General information about discovery

Data file discovery is an elementary and intermediate step in data collection in the Identity Ledger. It consists of analyzing files in different formats (CSV, LDIF, XML, etc.) and applying simple processing to them. Examples of processing types are: adding new attributes, computing new attributes from those that are already present, removing or editing certain values or records.
Data discovery automates data filtering/transformation/quality assurance before loading it into the Identity Ledger through "Data collection."
As such, "data discovery" may be used as a source of data when configuring "Data collection." All the configured operations on the "data discovery" level are then performed in real time, transparently, before the collector line.

Contrary to classic ETL solutions where it quickly becomes necessary to rely on a programming language (Java, JavaScript, C#) for transformation or filtering operations, the association and wealth of "data discovery" concepts and "data collection" allow these operations to be performed without programming.

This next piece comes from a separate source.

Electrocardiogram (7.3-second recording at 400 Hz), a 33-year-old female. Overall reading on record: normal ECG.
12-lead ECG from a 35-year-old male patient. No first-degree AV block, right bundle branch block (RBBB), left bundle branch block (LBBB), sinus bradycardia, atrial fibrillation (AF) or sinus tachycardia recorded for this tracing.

This "data discovery" component can also be used autonomously if you wish to apply transformation/filtering operations on data files regularly. In this case, the results will be available in CSV format. This is an alternative solution that is much more powerful than the filtering tools available in Excel.
This objective of this documentation is to give you basic instructions that will allow you to use the Discovery component. You will find numerous "screencasts" on how to configure data "discovery" and "collection" on this site: Discovery Editor

Data sources

The file discovery motor accepts the following data sources:

  • CSV: format in which each column is separated by a delimiter. A header row may be present to indicate column names. The delimiter is configurable (generally a comma or semicolon).

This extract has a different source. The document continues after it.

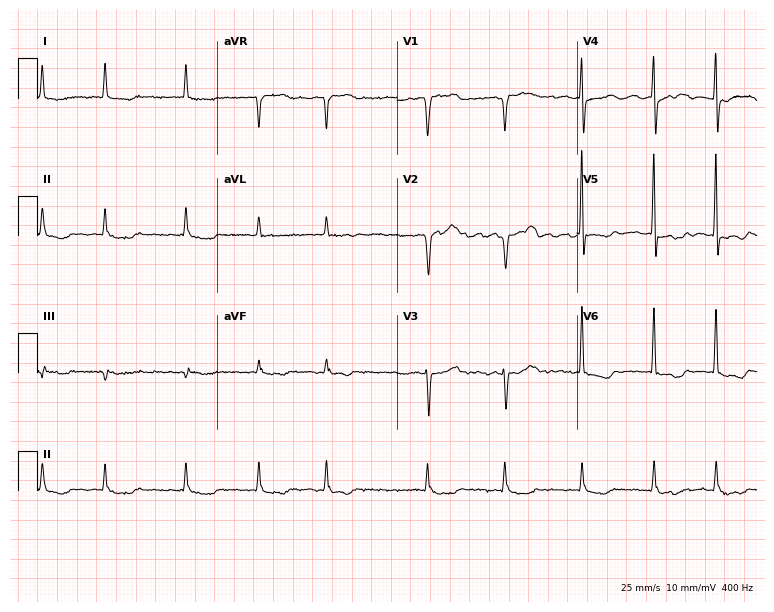
Resting 12-lead electrocardiogram (7.3-second recording at 400 Hz). Patient: an 86-year-old female. The tracing shows atrial fibrillation (AF).
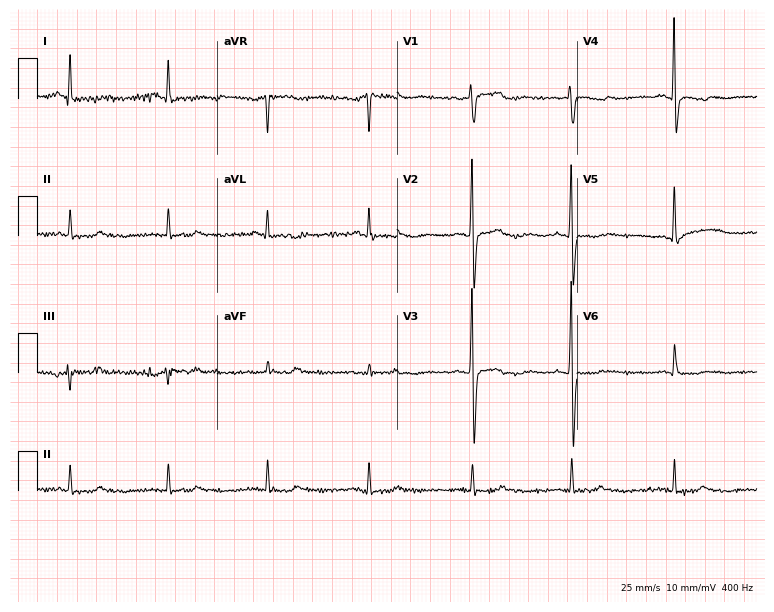
Electrocardiogram, a 70-year-old female patient. Of the six screened findings (first-degree AV block, right bundle branch block, left bundle branch block, sinus bradycardia, atrial fibrillation, sinus tachycardia), none is recorded. Other findings, if any, are not listed.

  • LDIF : directory exchange format representing hierarchically structured entries (LDAP, X500). You may process a small part of the entries by filtering on a sub-tree and on one or more object classes.

  • XML : format made up of hierarchically structured tags. Only a sub-section of the tags is taken into account when giving a path in the XML nodes tree.

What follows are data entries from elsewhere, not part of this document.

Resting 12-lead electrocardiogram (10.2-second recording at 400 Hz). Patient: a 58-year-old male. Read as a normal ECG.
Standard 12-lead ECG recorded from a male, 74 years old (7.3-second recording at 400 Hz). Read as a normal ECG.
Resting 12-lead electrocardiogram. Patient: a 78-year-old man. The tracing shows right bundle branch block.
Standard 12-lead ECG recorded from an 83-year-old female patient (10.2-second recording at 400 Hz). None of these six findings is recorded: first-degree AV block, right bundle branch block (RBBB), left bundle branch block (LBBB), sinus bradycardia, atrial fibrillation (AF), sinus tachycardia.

  • Formatted: format consisting of fixed-sized fields. There is no separator between the values, so to configure this type of file, indicate the number of characters each column uses.

  • Log files: format consisting of access logs. The lines often contain "Who, What, Where, When, Why" type information (who performed which action, from where, when, with which rights and what was the result).

  • Microsoft Excel files: desktop spreadsheet or pivot table type format. Excel files may contain several tables per page and several pages. The product can handle XLS and XLSX file formats.

File encoding

Please note that selection of the file encoding impacts the quality of the data. If the file encoding information is not included in the file encoding then no error will occur in the execution of a discovery, however non standard characters can be incorrectly handled.

To avoid this type of issue it is recommended to use the file encodings that includes BOM to avoid issues when collecting data. For example by using UTF-8 BOM. In this situation if a file is provided using the wrong file encoding then an error will error in the execution plan avoiding to collect incorrect data.